BEGIN The input

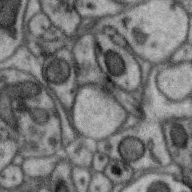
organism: Zebra finch
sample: Brain
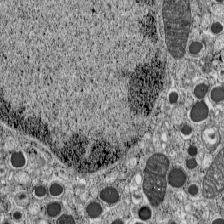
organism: C57BL Mouse
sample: Pancreatic islet
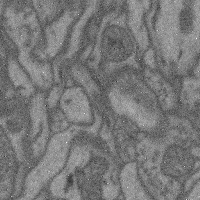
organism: Mouse
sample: Cerebral cortex
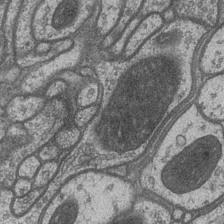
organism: Drosophila
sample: Optic medulla
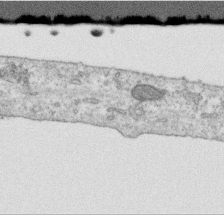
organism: Human
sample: Centriole in RPE cells
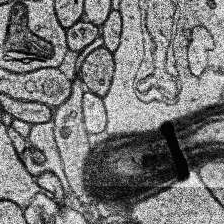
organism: Human
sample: Temporal Lobe
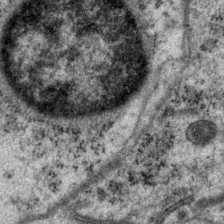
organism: P. pacificus
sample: Pharynx
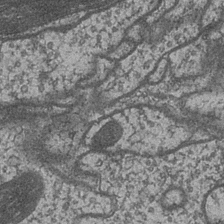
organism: Drosophila
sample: Optic medulla
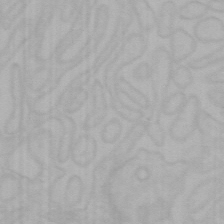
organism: Mouse
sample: Choroid plexus
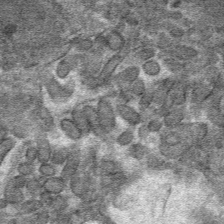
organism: Mouse
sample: Mouse hepatocytes
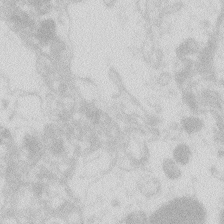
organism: Zebrafish
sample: Macrophage
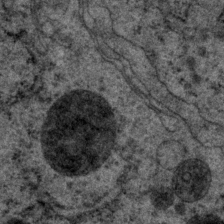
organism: P. pacificus
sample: Pharynx
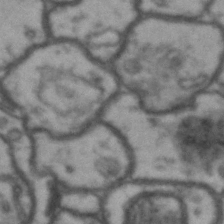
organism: Drosophila
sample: Brain
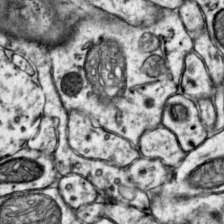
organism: Mouse
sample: Primary visual cortex
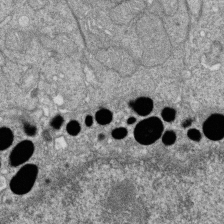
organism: Zebrafish
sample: Cilia; retinal pigment epithelium
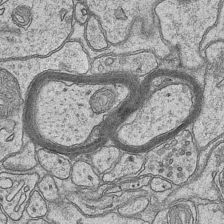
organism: Mouse
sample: CA1 Hippocampus
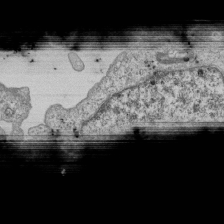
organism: Human
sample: MDA-MB-231 cells
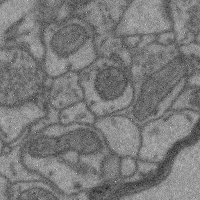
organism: Mouse
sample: Cerebral cortex
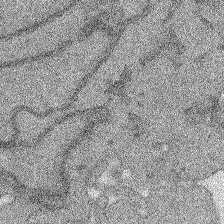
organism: Human
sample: HeLa cells
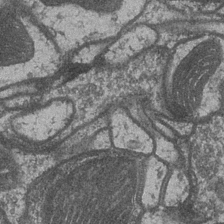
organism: Drosophila
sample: Optic medulla
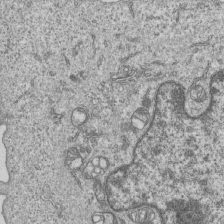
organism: Human
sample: MDA-MB-231 cells
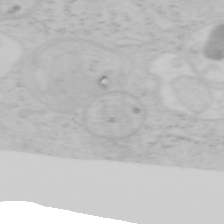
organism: Mouse
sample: OT-I killer T cells with ID8 ovarian cancer cells
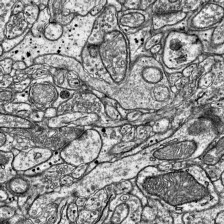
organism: Mouse
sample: Visual Cortex
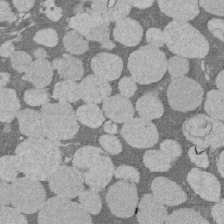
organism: Rat
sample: Salivary granule
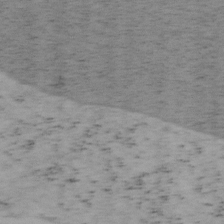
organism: Mouse
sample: OT-I killer T cells with ID8 ovarian cancer cells
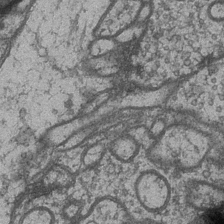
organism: Drosophila
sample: Optic medulla
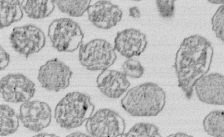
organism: E. coli
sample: Bacterial nucleoid
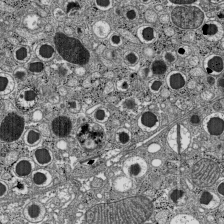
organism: C57BL Mouse
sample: Pancreatic islet
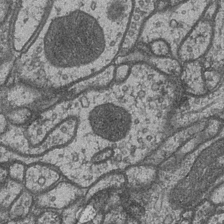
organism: Drosophila
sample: Optic medulla
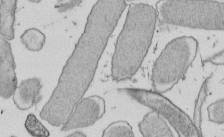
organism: E. coli
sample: Bacterial nucleoid
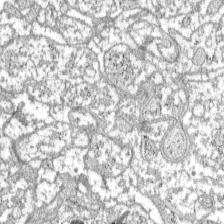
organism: C57BL Mouse
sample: Pancreatic islet
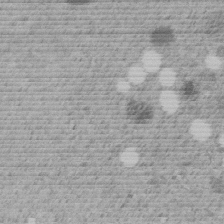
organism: C. elegans
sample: C. elegans embryo early stage
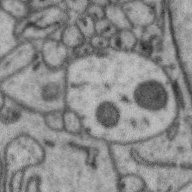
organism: Zebra finch
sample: Brain
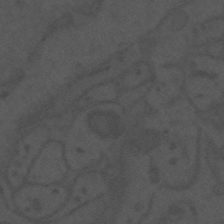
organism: Mouse
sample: Suprachiasmatic nucleus
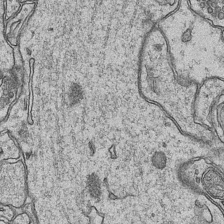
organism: Mouse
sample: CA1 Hippocampus
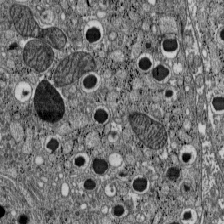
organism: C57BL Mouse
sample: Pancreatic islet
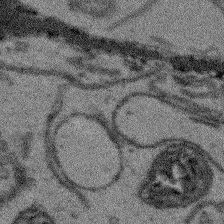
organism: Arabidopsis thaliana
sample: Root tip
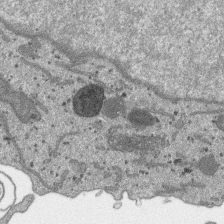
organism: Human
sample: Lung epithelial cells infected with SARS-CoV-2
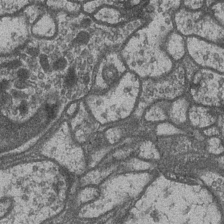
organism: Drosophila
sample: Optic medulla
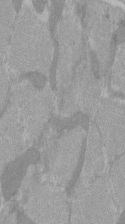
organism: C57BL Mouse
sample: Tibialis anterior muscle cell
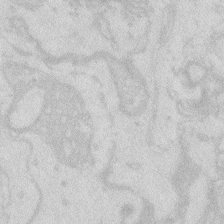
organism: Zebrafish
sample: Macrophage
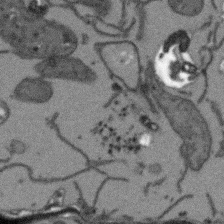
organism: Arabidopsis thaliana
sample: Root tip
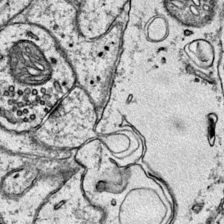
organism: Mouse
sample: Primary visual cortex
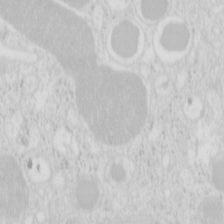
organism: Mouse
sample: Pancreas
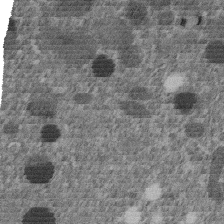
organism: C. elegans
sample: C. elegans embryo early stage
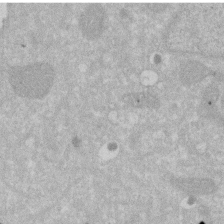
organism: Human
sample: HIV infected U937 cells
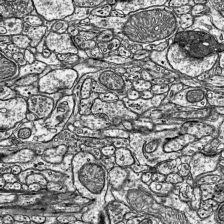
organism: Mouse
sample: Visual Cortex
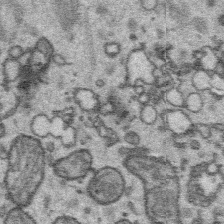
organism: Platynereis dumerilii
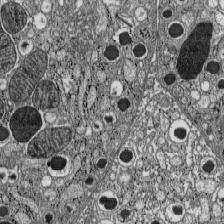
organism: C57BL Mouse
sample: Pancreatic islet
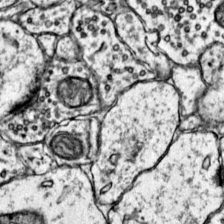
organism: Mouse
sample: Primary visual cortex
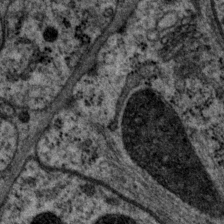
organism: P. pacificus
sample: Pharynx
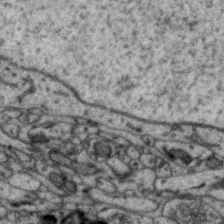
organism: Zebra finch
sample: Brain
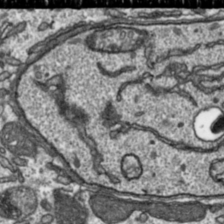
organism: Toxoplasma gondii
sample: Parasites in a vacuole inside a host cell
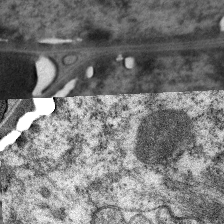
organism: C. elegans
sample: Pharynx
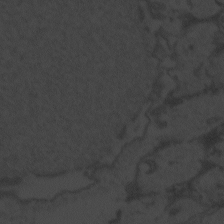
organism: Zebrafish
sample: Macrophage infected with Toxoplasma gondii
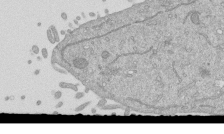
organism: Mouse
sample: ED-1 cell nuclei; centrioles
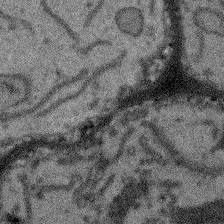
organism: Arabidopsis thaliana
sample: Root tip
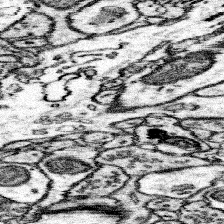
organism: Mouse
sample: Somatosensory cortex neuropil
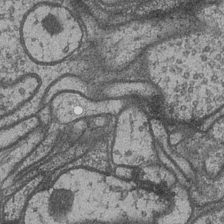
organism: Drosophila
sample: Optic medulla
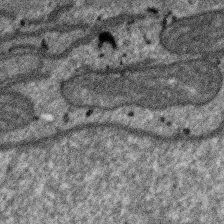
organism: Human
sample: Lung epithelial cells infected with SARS-CoV-2
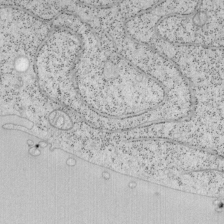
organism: Mouse
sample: OT-I killer T cells with ID8 ovarian cancer cells
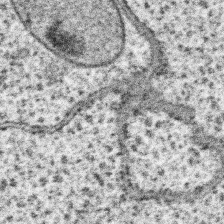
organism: Human
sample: HeLa cells
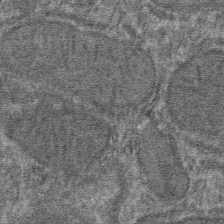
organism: Mouse
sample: Mouse hepatocytes
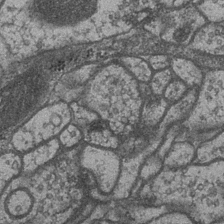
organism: Drosophila
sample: Optic medulla
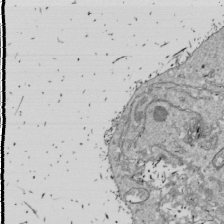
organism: Drosophila
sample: Cell division; meiosis; drosophila spermatocytes
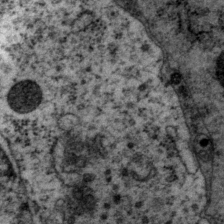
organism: P. pacificus
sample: Pharynx
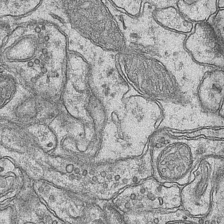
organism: Mouse
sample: CA1 Hippocampus
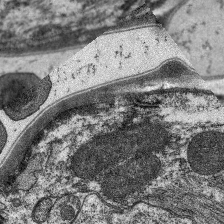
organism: C. elegans
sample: Pharynx
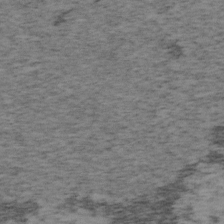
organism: Mouse
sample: OT-I killer T cells with ID8 ovarian cancer cells
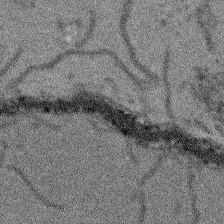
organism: Arabidopsis thaliana
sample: Root tip
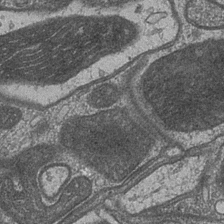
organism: Drosophila
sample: Optic medulla
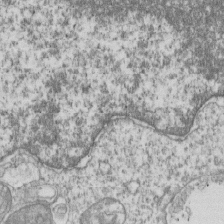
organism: Human
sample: MDA-MB-231 cells
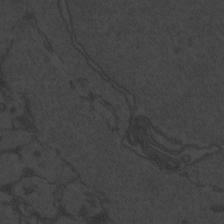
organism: Zebrafish
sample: Macrophage infected with Toxoplasma gondii
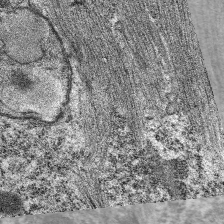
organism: C. elegans
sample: Pharynx
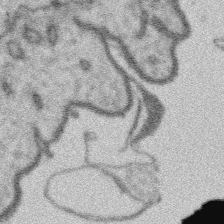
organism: Platynereis dumerilii
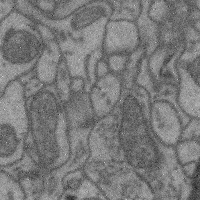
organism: Mouse
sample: Cerebral cortex
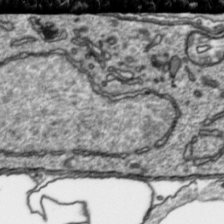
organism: Toxoplasma gondii
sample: Parasites in a vacuole inside a host cell
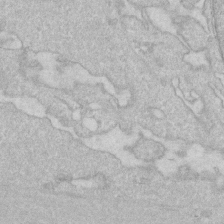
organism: Human
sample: Fibroblast cells
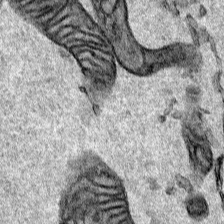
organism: Human
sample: Mitochondria in HCT116 cells
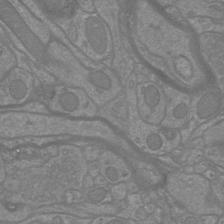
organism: Mouse
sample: Cortical neurons
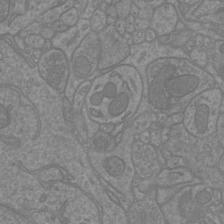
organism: Mouse
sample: Cortical neurons
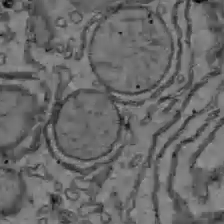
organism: C57BL Mouse
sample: Liver
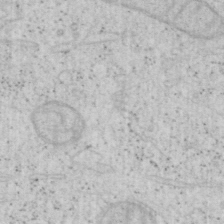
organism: Human
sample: HeLa cells
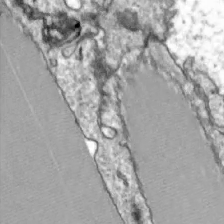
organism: Zebrafish
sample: Actinotrichia fibers
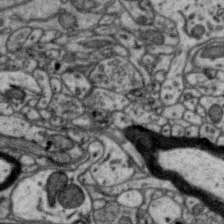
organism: Zebra finch
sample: Brain
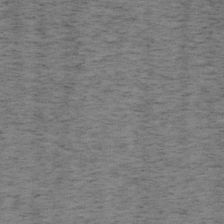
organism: Mouse
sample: OT-I killer T cells with ID8 ovarian cancer cells
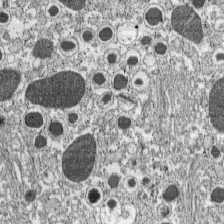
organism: C57BL Mouse
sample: Pancreatic islet
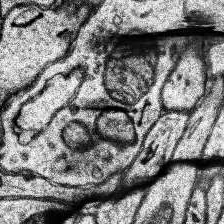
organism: Human
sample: Temporal Lobe
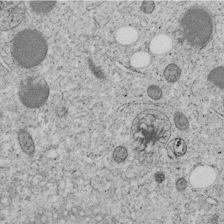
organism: C. elegans
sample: C. elegans embryo early stage
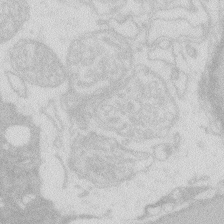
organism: Zebrafish
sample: Macrophage
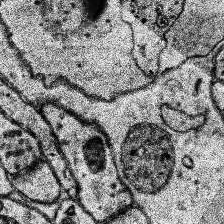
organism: Human
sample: Temporal Lobe
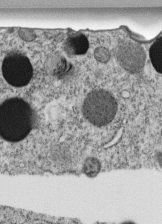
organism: C. elegans
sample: C. elegans embryo early stage
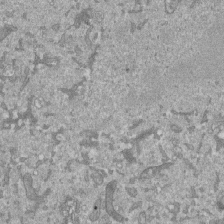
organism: Mouse
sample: ED-1 cell nuclei; centrioles
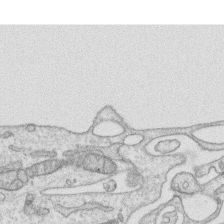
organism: Human
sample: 1205lu cells
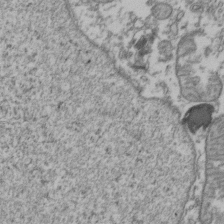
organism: Human
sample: Activated Jurkat CD4+ T cells
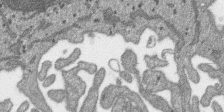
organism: Human
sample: Lung epithelial cells infected with SARS-CoV-2
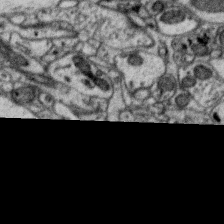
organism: Zebra finch
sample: Brain
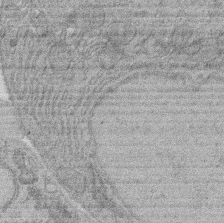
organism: Rat
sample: Salivary granule
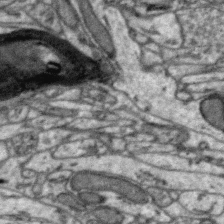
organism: Zebra finch
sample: Brain
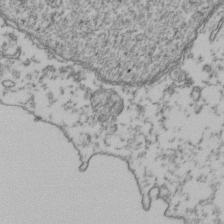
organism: Human
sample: Activated Jurkat CD4+ T cells
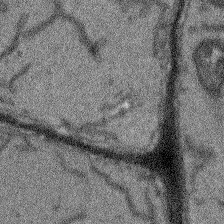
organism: Arabidopsis thaliana
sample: Root tip
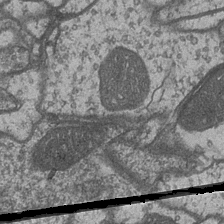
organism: Drosophila
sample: Optic medulla
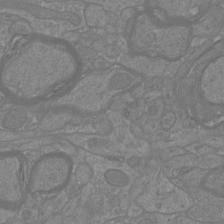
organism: Mouse
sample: Cortical neurons
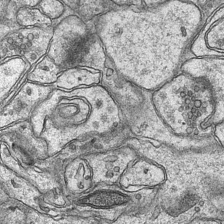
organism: Mouse
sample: CA1 Hippocampus
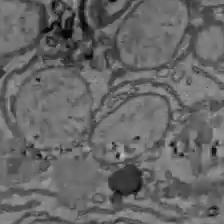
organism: C57BL Mouse
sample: Liver
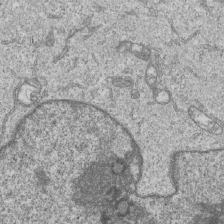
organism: Human
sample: MDA-MB-231 cells
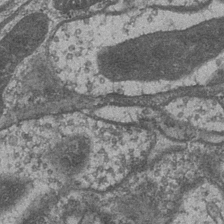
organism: Drosophila
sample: Optic medulla
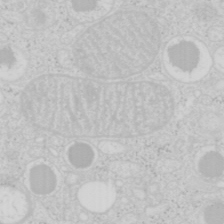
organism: Mouse
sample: Pancreas
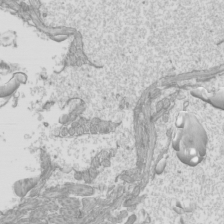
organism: Mouse
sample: Cilia; mouse epididymis
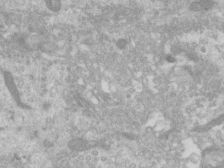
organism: Human
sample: Centriole in RPE cells
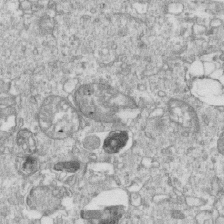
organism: Mouse
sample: Activated OT-1 CD8+ T cells
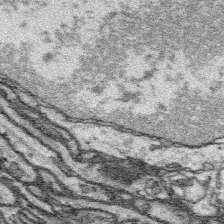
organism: Platynereis dumerilii
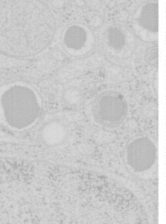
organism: Mouse
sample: Pancreas
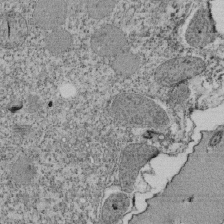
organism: Tetrahymena
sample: Cilia in tetrahymena
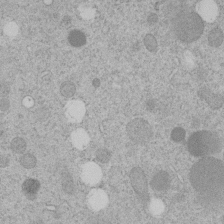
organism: C. elegans
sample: C. elegans embryo early stage
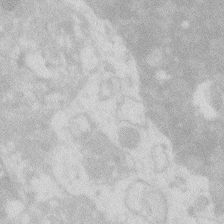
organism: Zebrafish
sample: Macrophage
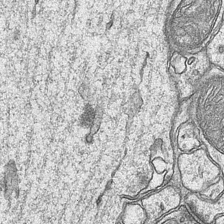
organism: Mouse
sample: CA1 Hippocampus
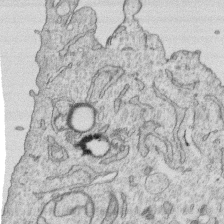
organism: Human
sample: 1205lu cells
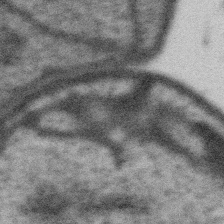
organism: Gemmata obscuriglobus
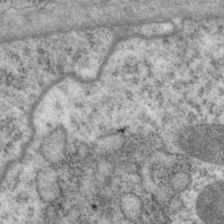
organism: P. pacificus
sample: Pharynx
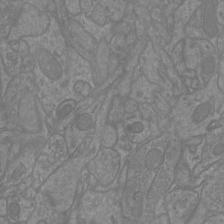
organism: Mouse
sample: Cortical neurons
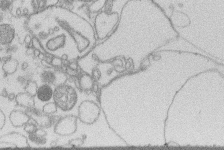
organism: Human
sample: Macrophage cells
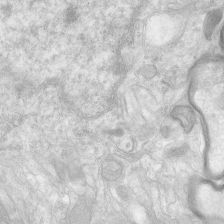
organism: Human
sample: Neocortex
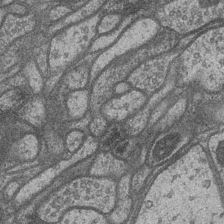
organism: Drosophila
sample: Optic medulla
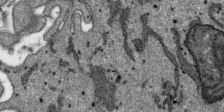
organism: Human
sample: Lung epithelial cells, uninfected (mock) control
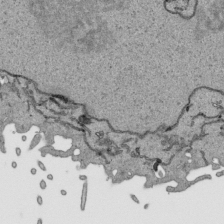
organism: Human
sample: Mitochondria in HCT116 cells
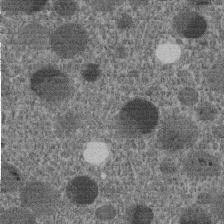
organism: C. elegans
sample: C. elegans embryo early stage
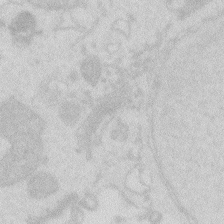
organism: Zebrafish
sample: Macrophage
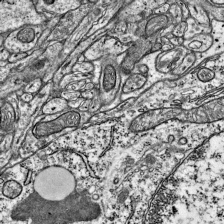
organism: Mouse
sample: Visual Cortex
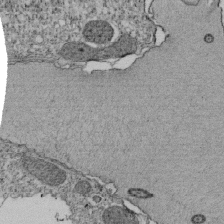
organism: Tetrahymena
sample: Cilia in tetrahymena
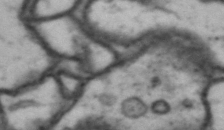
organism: Drosophila
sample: Brain
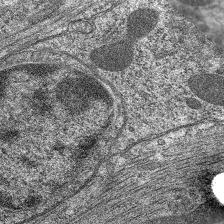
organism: C. elegans
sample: Pharynx

END The input

▶ Exercise instructions
All lines from the start of the entries above through the line containing "sample: Cilia; retinal pigment epithelium" must be transcribed exactly, both ends included, and no picture may be copied.

▶ Response area
organism: Zebra finch
sample: Brain
organism: C57BL Mouse
sample: Pancreatic islet
organism: Mouse
sample: Cerebral cortex
organism: Drosophila
sample: Optic medulla
organism: Human
sample: Centriole in RPE cells
organism: Human
sample: Temporal Lobe
organism: P. pacificus
sample: Pharynx
organism: Drosophila
sample: Optic medulla
organism: Mouse
sample: Choroid plexus
organism: Mouse
sample: Mouse hepatocytes
organism: Zebrafish
sample: Macrophage
organism: P. pacificus
sample: Pharynx
organism: Drosophila
sample: Brain
organism: Mouse
sample: Primary visual cortex
organism: Zebrafish
sample: Cilia; retinal pigment epithelium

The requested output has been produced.